Commodity markets are highly volatile. Broad price fluctuations and rapid inflation increase not only the risk involved in commodity trading, but also the possibility of profit. The profitability of the Partnership depends on the existence of major price trends and the ability of the Trading Advisor to correctly identify those price trends. Price trends are influenced by, among other things, changing supply and demand relationships, weather, governmental, agricultural, commercial and trade programs and policies, national and international political and economic events and changes in interest rates. To the extent that market trends exist and the Trading Advisor is able to identify them, the Partnership expects to increase capital through operations.
The Partnership receives monthly interest on 100% of its average daily equity maintained in cash in the Partnership’s account during each month at a rate equal to 80% of the monthly average of the 4-week U.S. Treasury bill discount rate. For the avoidance of doubt, the Partnership will not receive interest on amounts in the futures brokerage account that are committed to margin. Any interest earned on the Partnership’s cash account in excess of the amounts described above, if any, will be retained by MS&Co. and/or shared with the General Partner. All interest earned on U.S. Treasury bills and money market fund securities will be retained by the Partnership, as applicable. Interest income for the three and six months ended June 30, 2020 decreased by $317,562 and $490,792, respectively, as compared to the corresponding periods in 2019. The decrease in interest income was primarily due to lower interest rates during the three and six months ended June 30, 2020 as compared to the corresponding periods in 2019. Interest earned by the Partnership will increase the net asset value of the Partnership. The amount of interest income earned by the Partnership depends on (1) the average daily equity maintained in cash in the Partnership’s accounts, (2) the amount of U.S. Treasury bills and/or money market mutual fund securities held by the Partnership and (3) interest rates over which none of the Partnership or MS&Co. has control.
Certain clearing fees are based on the number of trades executed by the Trading Advisor for the Partnership. Accordingly, they must be compared in relation to the number of trades executed during the period.
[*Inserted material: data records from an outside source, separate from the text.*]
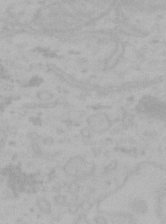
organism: Mouse
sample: Choroid plexus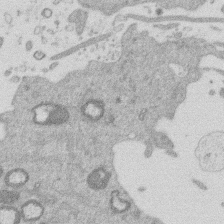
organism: Mouse
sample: Dividing mouse embryo 1 cell stage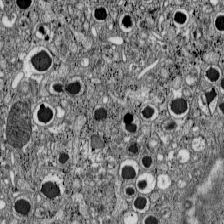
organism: C57BL Mouse
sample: Pancreatic islet

Clearing fees for the three and six months ended June 30, 2020 decreased by $17,058 and $17,063, respectively, as compared to the corresponding periods in 2019. The decrease in these clearing fees was primarily due to a decrease in the number of trades made by the Partnership during the three and six months ended June 30, 2020 as compared to the corresponding periods in 2019.
Ongoing placement agent fees are calculated as a percentage of the Partnership’s Class A adjusted net assets on the first day of each month and are affected by trading performance, subscriptions, and redemptions. Accordingly, they must be compared in relation to the fluctuations in the monthly net asset values. Ongoing placement agent fees for the three and six months ended June 30, 2020 decreased by $73,047 and $68,877, respectively, as compared to the corresponding periods in 2019. The decrease was primarily due to a decrease in average net assets of Class A during the three and six months ended June 30, 2020 as compared to the corresponding periods in 2019.
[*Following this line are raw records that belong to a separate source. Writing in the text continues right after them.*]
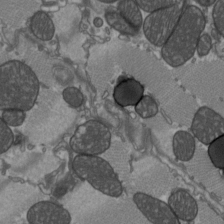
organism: C57BL Mouse
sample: Heart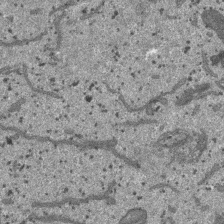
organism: Human
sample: Lung epithelial cells infected with SARS-CoV-2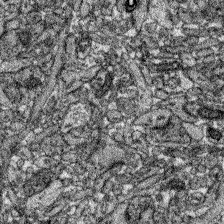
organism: Zebrafish
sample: Larval olfactory bulb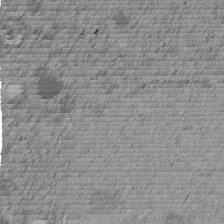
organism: C. elegans
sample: C. elegans embryo early stage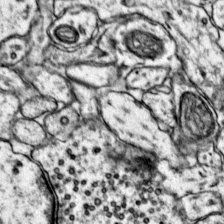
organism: Mouse
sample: Primary visual cortex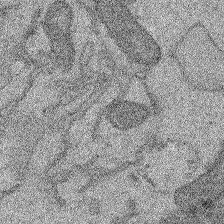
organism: Human
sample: HeLa cells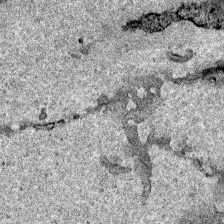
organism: Human
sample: Mitochondria in HCT116 cells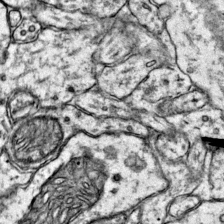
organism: Mouse
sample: Primary visual cortex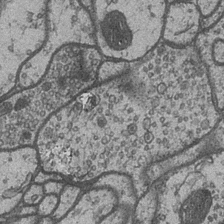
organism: Drosophila
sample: Optic medulla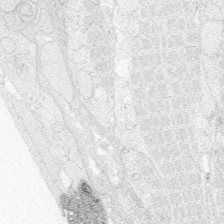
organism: Zebrafish
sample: Whole-Brain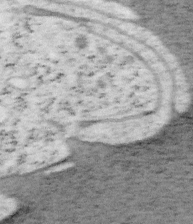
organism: Mouse
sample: OT-I killer T cells with ID8 ovarian cancer cells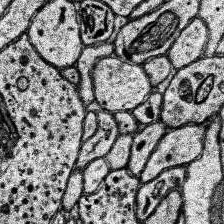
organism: Human
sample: Temporal Lobe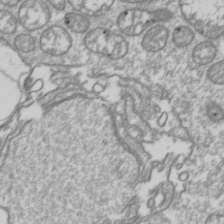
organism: Drosophila
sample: Cell division; meiosis; drosophila spermatocytes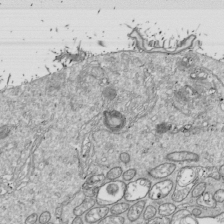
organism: Drosophila
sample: Cell division; meiosis; drosophila spermatocytes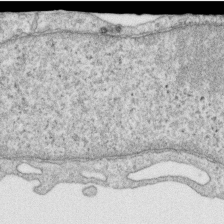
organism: Human
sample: Centriole in RPE cells

Administrative and General Partner’s fees are paid to the Administrative and General Partner for administering the business and affairs of the Partnership. Administrative and General Partner’s fees are calculated as a percentage of the Partnership’s adjusted net asset value as of the beginning of each month and are affected by trading performance and redemptions. Accordingly, they must be compared in relation to the fluctuations in the monthly net asset values. Administrative and General Partner’s fees for the three and six months ended June 30, 2020 decreased by $73,802 and $70,332, respectively, as compared to the corresponding periods in 2019. The decrease was primarily due to a decrease in average net assets during the three and six months ended June 30, 2020 as compared to the corresponding periods in 2019.
Management fees are calculated as a percentage of the Partnership’s adjusted net asset value as of the beginning of each month and are affected by trading performance and redemptions. Accordingly, they must be compared in relation to the fluctuations in the monthly net asset values. Management fees for the three and six months ended June 30, 2020 decreased by $49,816 and $74,572, respectively, as compared to the corresponding periods in 2019. The decrease was primarily due to a decrease in average net assets during the three and six months ended June 30, 2020 as compared to the corresponding periods in 2019.
Incentive fees are based on the new trading profits generated by the Trading Advisor at the end of the year as defined in the management agreement among the Partnership, the General Partner and Trading Advisor. There were no incentive fees accrued for the three and six months ended June 30, 2020 and 2019. To the extent that the Trading Advisor incurs a loss for the Partnership, the Trading Advisor will not be paid incentive fees until the Trading Advisor recovers any net loss incurred by the Trading Advisor and earns additional new trading profits for the Partnership.
For additional disclosures about operational and financial risk related to the COVID-19 outbreak, refer to Part II, Item 5. “Other Information.” in this Form 10-Q.